League spokesman Greg Aiello had no update on Stallworth’s situation and referred to a statement released by the league on Wednesday.
Stallworth also could lose a $4.5 million roster bonus from the Browns that he earned one day before the fatal accident.
It is unclear whether that bonus has been paid. It’s also possible the Browns could recoup all or part of any bonus if it is proven that Stallworth broke any agreements stipulated in his contract. Most NFL contracts include forfeiture language to protect the team in such cases.
Stallworth has six years remaining on a $35 million contract he signed with the Browns before last season.
The Browns will likely wait for Goodell to act before making any decision on Stallworth. However, the somewhat terse tone of their statement Wednesday could indicate new coach Eric Mangini’s lack of patience with players who get into trouble off the field. Owner Randy Lerner hired Mangini to rebuild the Browns, including bringing needed discipline to the team, who were given plenty of freedom by former coach Romeo Crennel.
The Browns also hired a new general manager, George Kokinis, who already has demonstrated a willingness to shake up the team through personnel moves such as the trade of tight end Kellen Winslow, once considered a key piece of the team’s future.
There are other complications caused by the legal case against Stallworth. The Browns have little quality depth at wide receiver, a position once considered a team strength. The team recently released veteran Joe Jurevicius and there have been reports the team was shopping star Braylon Edwards, whose multiple drops cost the team last season.
The Browns last month signed receiver David Patten, a solid 12-year veteran who played most recently for New Orleans. With Stallworth’s status now uncertain, the club could use its No. 5 overall pick in the upcoming draft on a top wide receiver like Texas Tech’s Michael Crabtree or Missouri’s Jeremy Maclin.
Stallworth’s attorney, Christopher Lyons, said he would “vigorously defend this case” and that the defense team already has begun its own probe into the March 14 crash that killed the 59-year-old Reyes.
A police affidavit said Stallworth’s blood-alcohol level after he hit Reyes with his Bentley GT was .126, well above Florida’s legal limit of .08. Stallworth had been drinking at a club in the swank Fontainebleau hotel in the hours before he got behind the wheel.

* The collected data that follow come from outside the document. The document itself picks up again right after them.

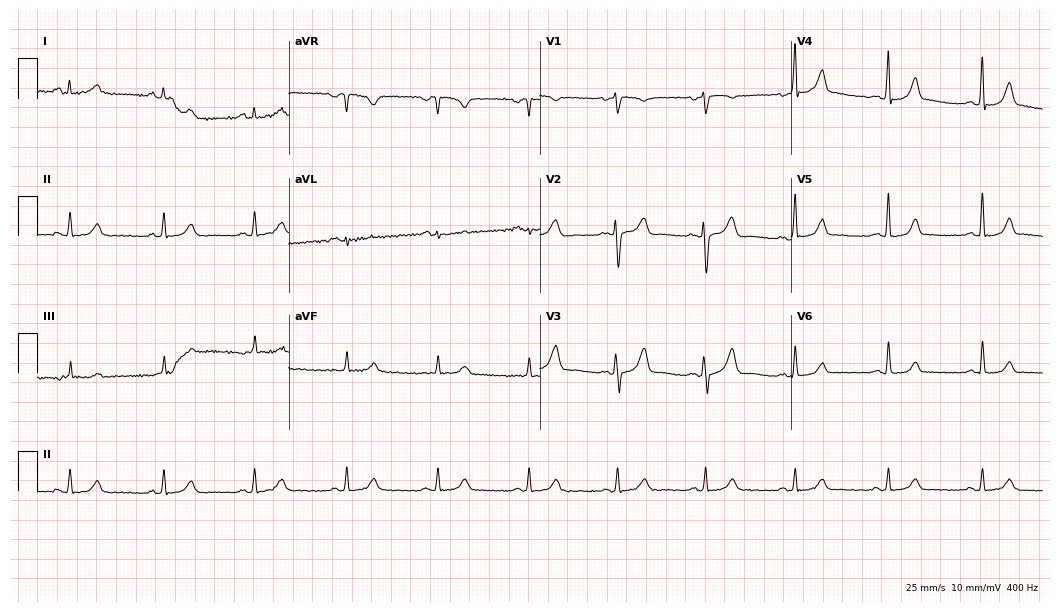
12-lead ECG (10.2-second recording at 400 Hz) from a 30-year-old woman. Labelled as a normal ECG.
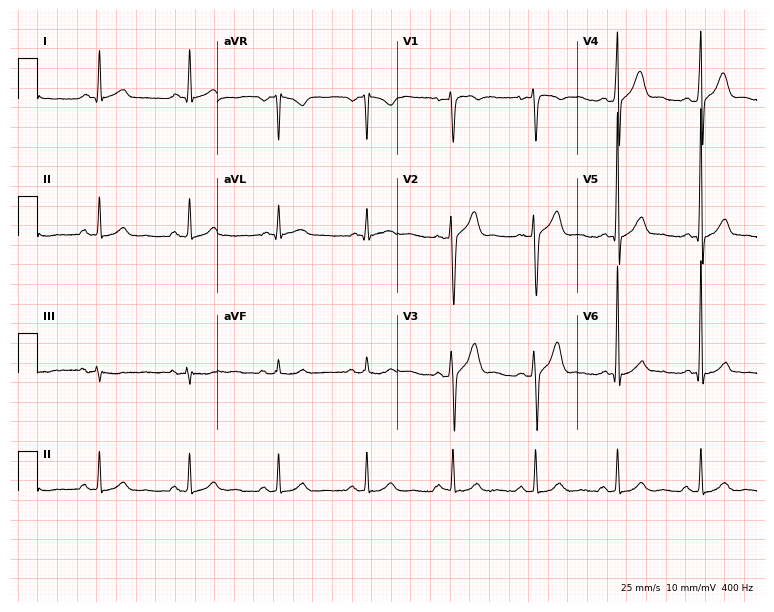
12-lead ECG from a male patient, 46 years old. Recorded interpretation: within normal limits.
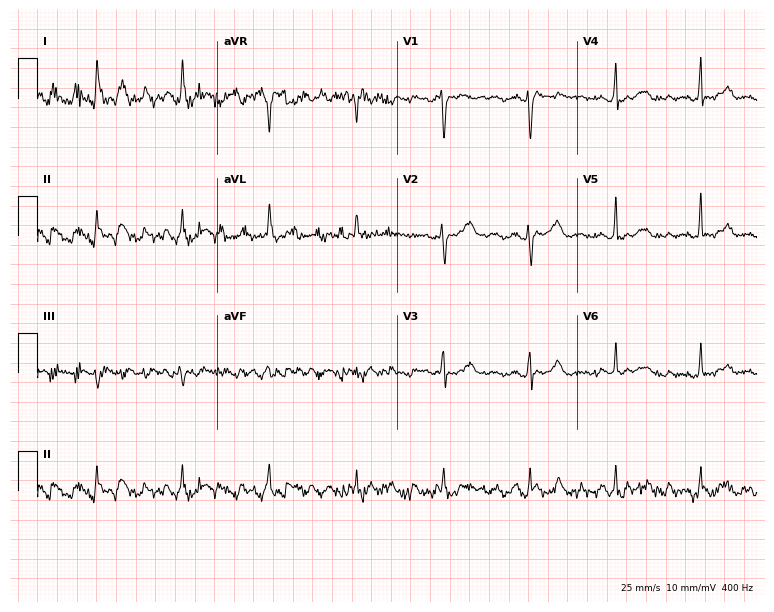
Resting 12-lead electrocardiogram (7.3-second recording at 400 Hz). Patient: a female, 62 years old. None of these six findings is recorded: first-degree AV block, right bundle branch block, left bundle branch block, sinus bradycardia, atrial fibrillation, sinus tachycardia. Findings outside these six are not listed.
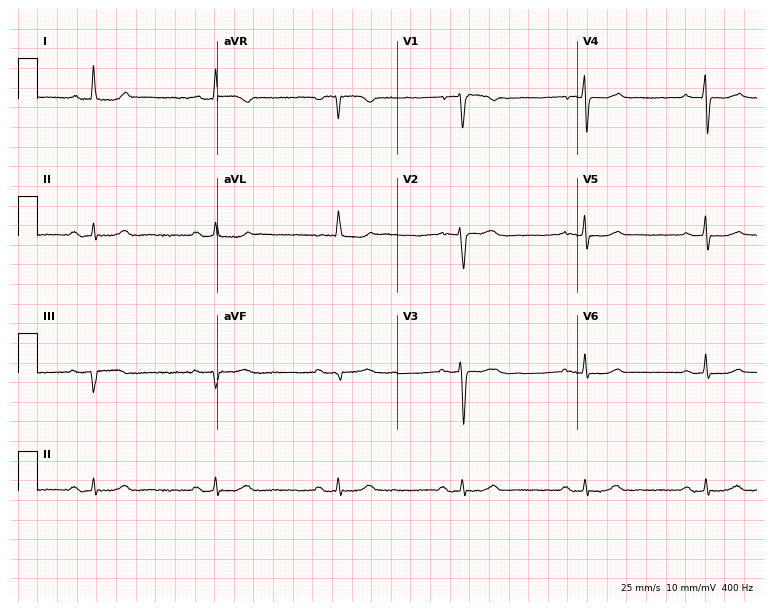
Electrocardiogram (7.3-second recording at 400 Hz), a 67-year-old woman. Interpretation includes sinus bradycardia (a sinus rate of 50 beats per minute or less).
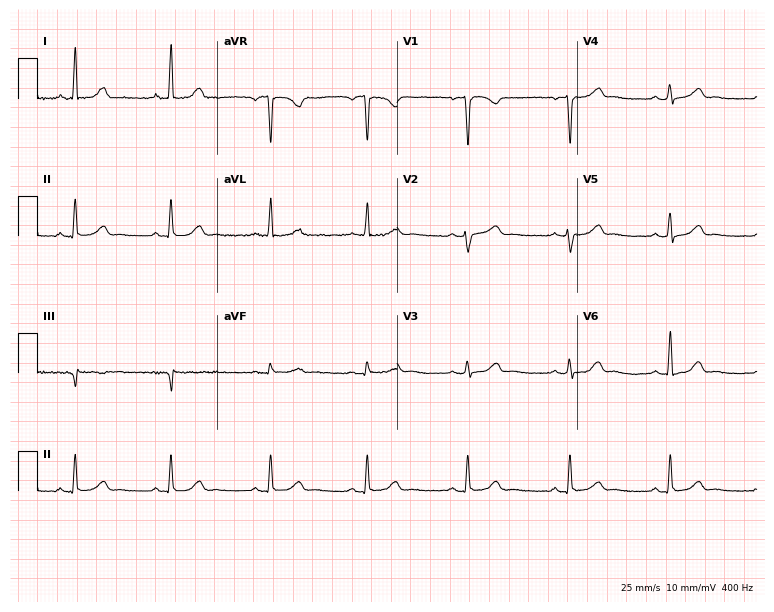
12-lead ECG from a female patient, 39 years old (7.3-second recording at 400 Hz). Recorded interpretation: within normal limits.
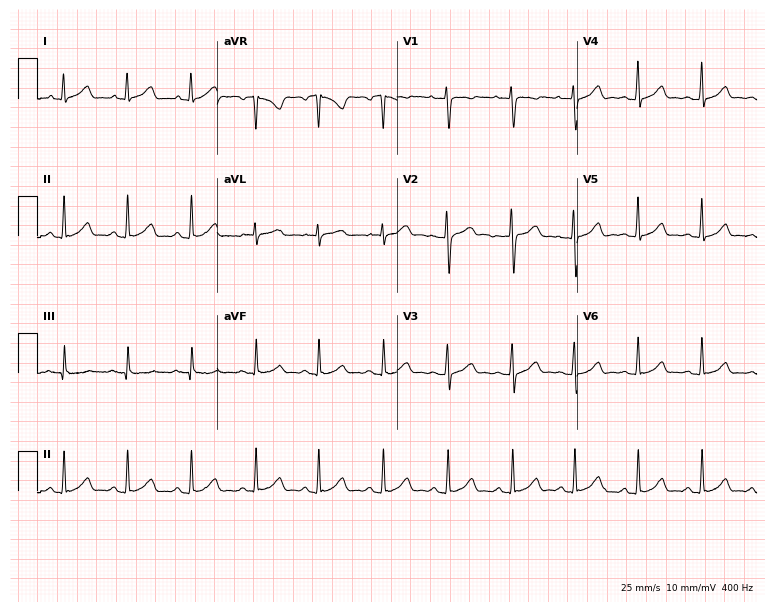
12-lead ECG (7.3-second recording at 400 Hz) from a 31-year-old female. Labelled as a normal ECG.
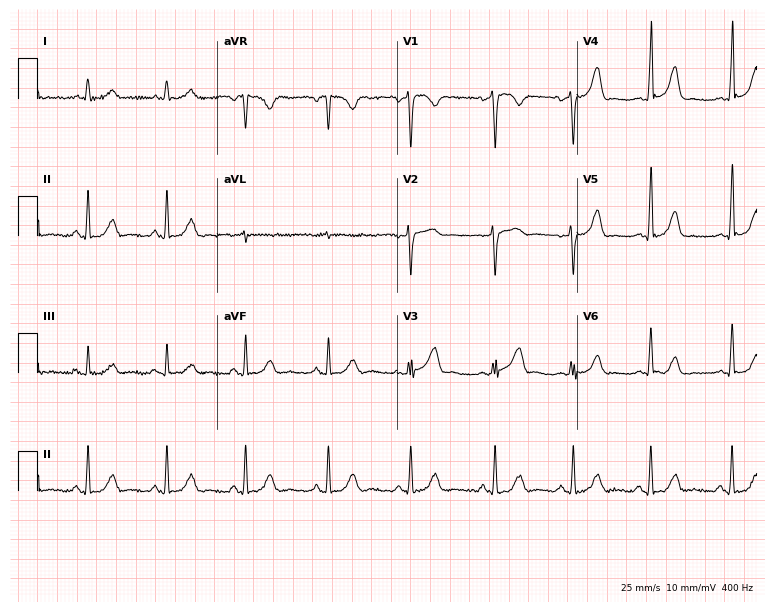
12-lead ECG from a 40-year-old female patient. Screened for six findings — first-degree AV block, right bundle branch block (RBBB), left bundle branch block (LBBB), sinus bradycardia, atrial fibrillation (AF), sinus tachycardia — none is recorded. Findings outside these six are not listed.
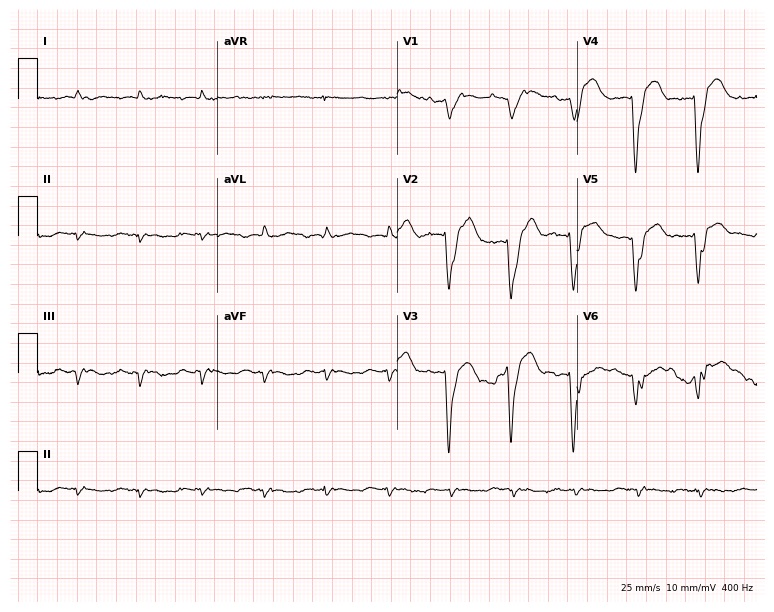
Electrocardiogram, a male, 78 years old. Of the six screened findings (first-degree AV block, right bundle branch block (RBBB), left bundle branch block (LBBB), sinus bradycardia, atrial fibrillation (AF), sinus tachycardia), none is recorded.
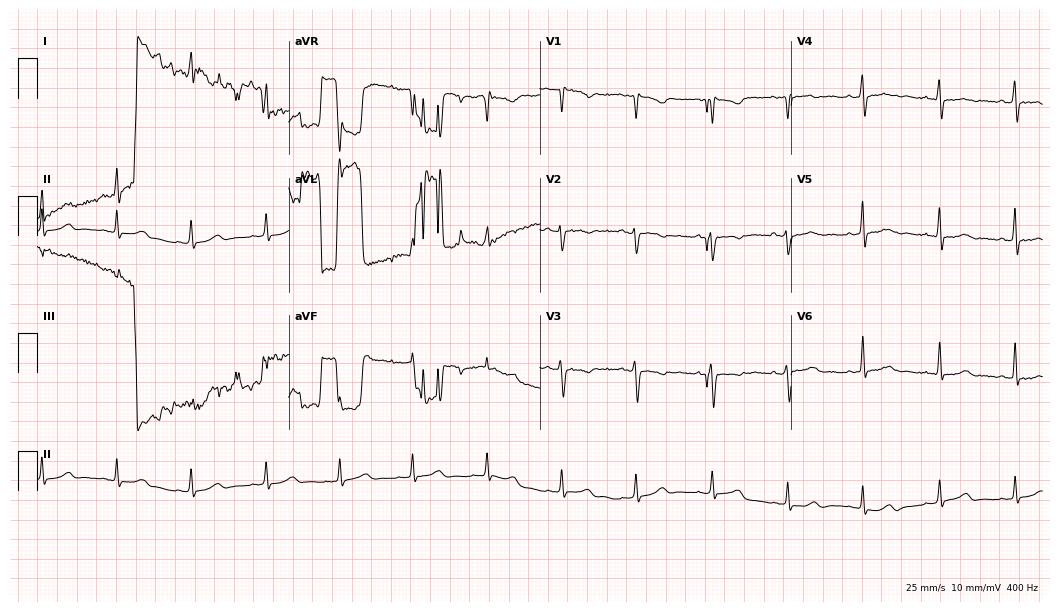
Resting 12-lead electrocardiogram (10.2-second recording at 400 Hz). Patient: a 36-year-old woman. None of these six findings is recorded: first-degree AV block, right bundle branch block, left bundle branch block, sinus bradycardia, atrial fibrillation, sinus tachycardia. Only these six findings were labelled.
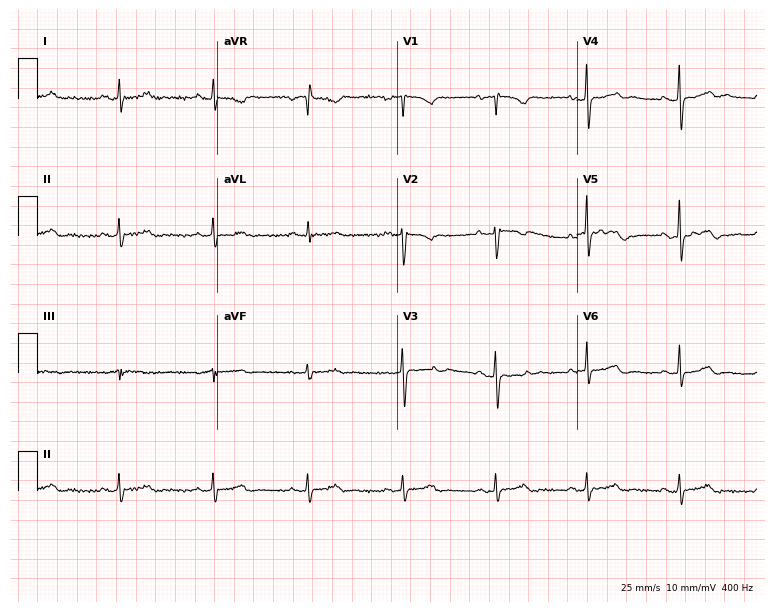
12-lead ECG from a 54-year-old female patient. Screened for six findings — first-degree AV block, right bundle branch block, left bundle branch block, sinus bradycardia, atrial fibrillation, sinus tachycardia — none is recorded.
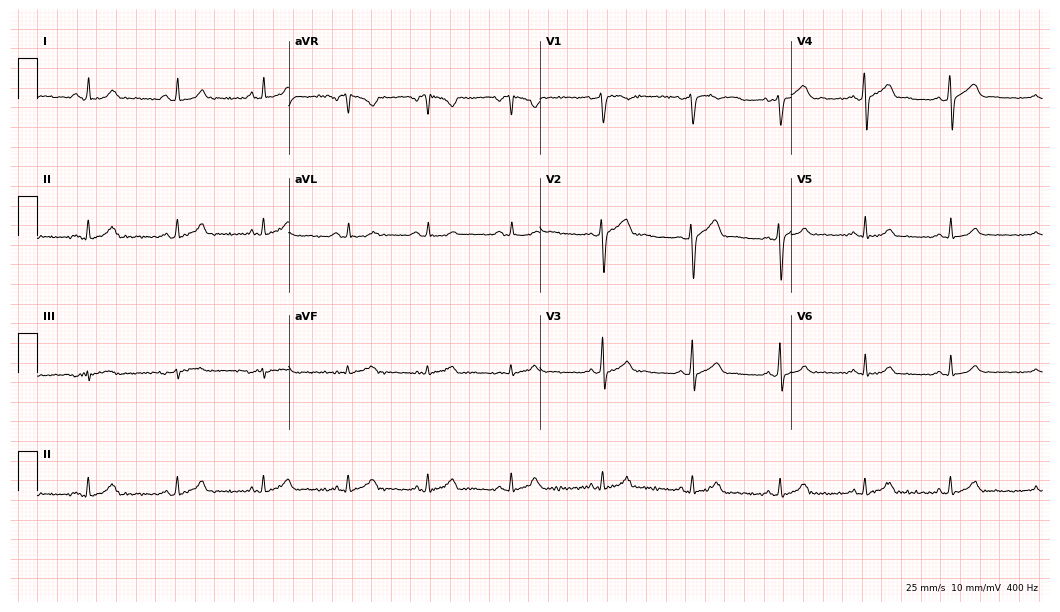
ECG (10.2-second recording at 400 Hz) — a 25-year-old man. Labelled as a normal ECG.
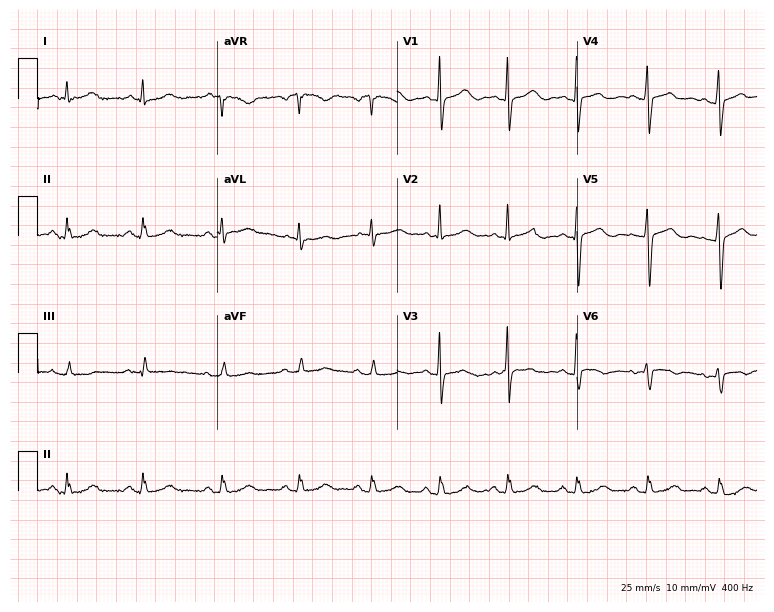
Standard 12-lead ECG recorded from a woman, 39 years old (7.3-second recording at 400 Hz). None of these six findings is recorded: first-degree AV block, right bundle branch block, left bundle branch block, sinus bradycardia, atrial fibrillation, sinus tachycardia. Other findings, if any, are not listed.
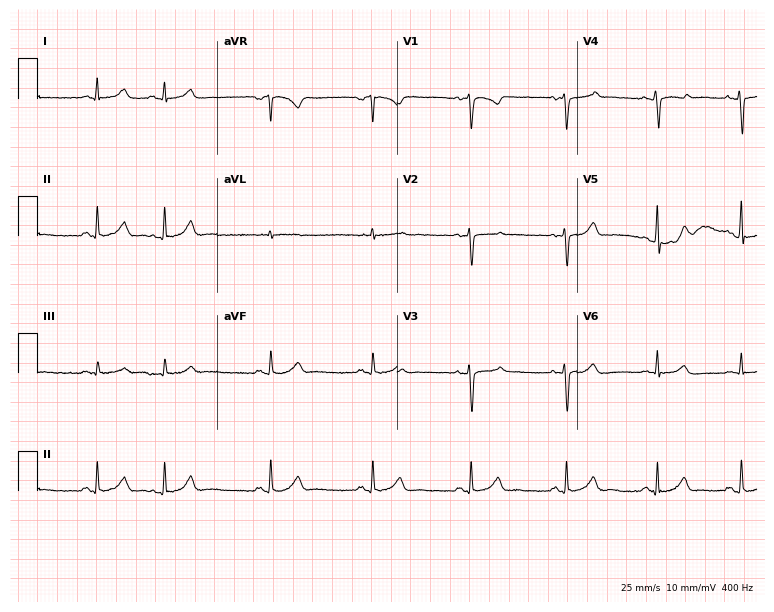
Standard 12-lead ECG recorded from a 37-year-old female. None of these six findings is recorded: first-degree AV block, right bundle branch block, left bundle branch block, sinus bradycardia, atrial fibrillation, sinus tachycardia.
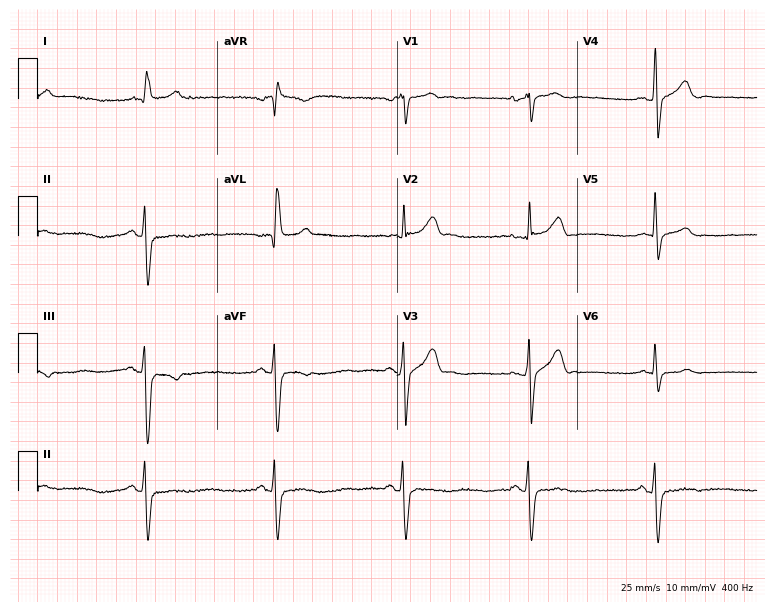
Standard 12-lead ECG recorded from a 75-year-old male patient (7.3-second recording at 400 Hz). The tracing shows sinus bradycardia (a sinus rate of 50 beats per minute or less).
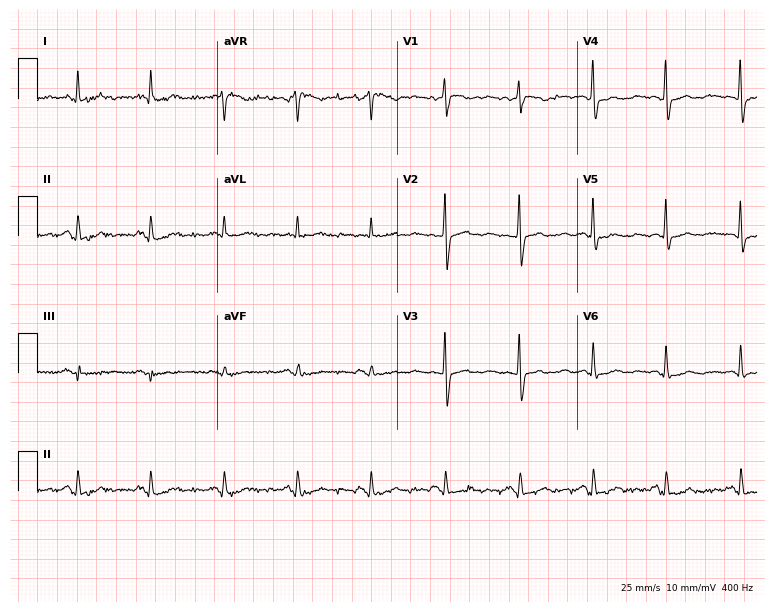
12-lead ECG (7.3-second recording at 400 Hz) from a woman, 78 years old. Screened for six findings — first-degree AV block, right bundle branch block, left bundle branch block, sinus bradycardia, atrial fibrillation, sinus tachycardia — none is recorded.
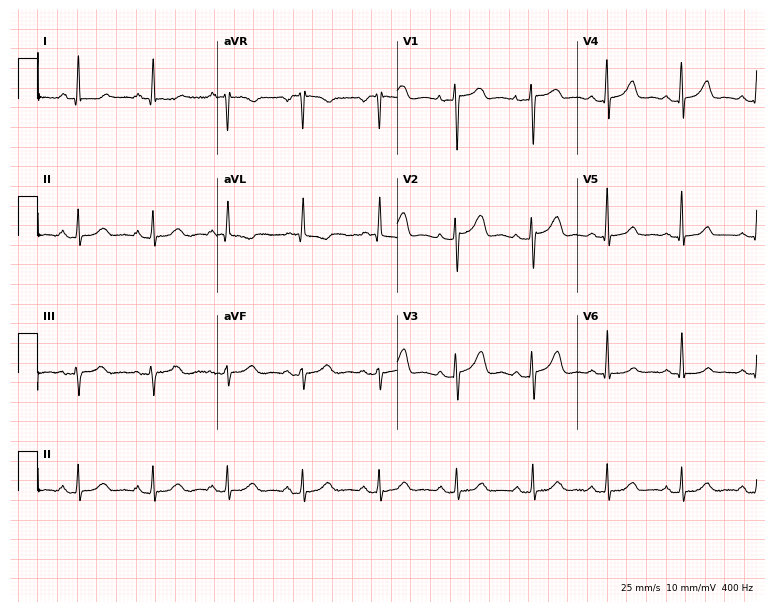
Resting 12-lead electrocardiogram. Patient: a 34-year-old female. Read as a normal ECG.
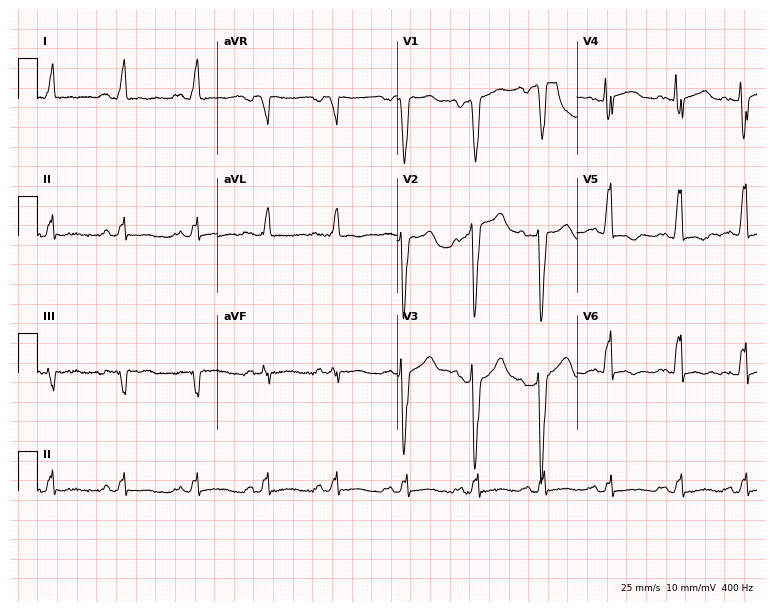
12-lead ECG (7.3-second recording at 400 Hz) from a male patient, 45 years old. Screened for six findings — first-degree AV block, right bundle branch block, left bundle branch block, sinus bradycardia, atrial fibrillation, sinus tachycardia — none is recorded. Other findings, if any, are not listed.

Reyes, a construction crane operator just getting off work, was rushing across the causeway shortly after 7 a.m. to catch a bus home. He was not in the crosswalk when he was struck, and Stallworth told police he flashed his lights and honked his horn in an attempt to warn Reyes.
Stallworth will be prohibited from driving while on bail and not allowed to drink alcohol, according to court documents. He also must observe a midnight to 6 a.m. curfew and submit to random alcohol and drug testing through the NFL’s substance abuse program.